The pandemic update from Britain: protective gear, black holes, and dead rats

Some days the government gives me so much to make fun of that it’s just embarrassing.

Not so many days ago that we’ve forgotten about it yet, the government announced with great fanfare and many imaginary trumpets that it was buying protective equipment from Turkey to make up for the shortfall it had created. 

Okay, they didn’t say it that way. It was something about the shortfall that mysteriously created itself in spite of our government working day and night to procure the best equipment that our heroic frontline staff needs.

Anyway, a shipment was on its way. Along with a few more notes from the trumpets. 

After mysterious delays, the shipment limped into the airport and turned out to be less than a tenth of what they fanfare’d. 

Now the story’s worse than that: The 400,000 surgical gowns that did arrive are unusable. Or possibly most of them are unusable. I’ve heard the story both ways from different news outlets, probably because the trumpets are interfering with reception.

Either way, the gowns would expose the users to infection.

Stop, people. It’s not Christmas. I have more than enough to work with. 

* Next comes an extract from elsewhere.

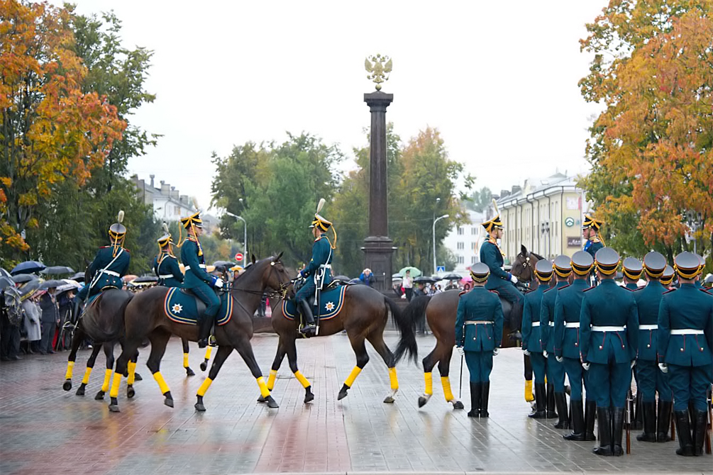 Открытие в Великом Новгороде барельефов на стеле Воинской славы.

Irrelevant photo: A gerbera daisy.

Speaking of protective gear, Robert Jenrick, the housing, community, and local government secretary offered an explanation of why we’re having so much trouble getting protective gear where it’s needed: “Supply . . . in some areas is in short supply.”

Once you understand that, you can be more sympathetic.

Apologies for a messy link here. The quote’s in there, but you’ll have to dig around a bit.


Forgive me for recycling something I already put on Twitter, but our cat, Fast Eddie, brought dead rats home for two nights running, and he has me worried: If this keeps up, who’s going to run the country?


Now, about that tracing app that People Who Know These Things say may not work: Here’s the problem–or here’s the part of the problem I understand. The app relies on a kind of herd immunity. Not the kind that, if enough people die of Covid-19 and enough people get it but don’t die, will protect the people who did neither. This is virtual herd immunity. It relies on some minimum number of Android users in an area signing up for the app. If they don’t, it won’t work. 

The root of the problem is that Android phones aren’t allowed to stay connected to Bluetooth for long once they’re minimized. Basically, they hang up. Once that happens, the phone won’t register contact with an app on a nearby phone. So if one of the people carrying those phones is infected or needs to be told that the other person is? Even if when they passed each other they fell into each other’s arms and kissed with 46 minutes worth of passion, the apps on their phones would ignore each other. 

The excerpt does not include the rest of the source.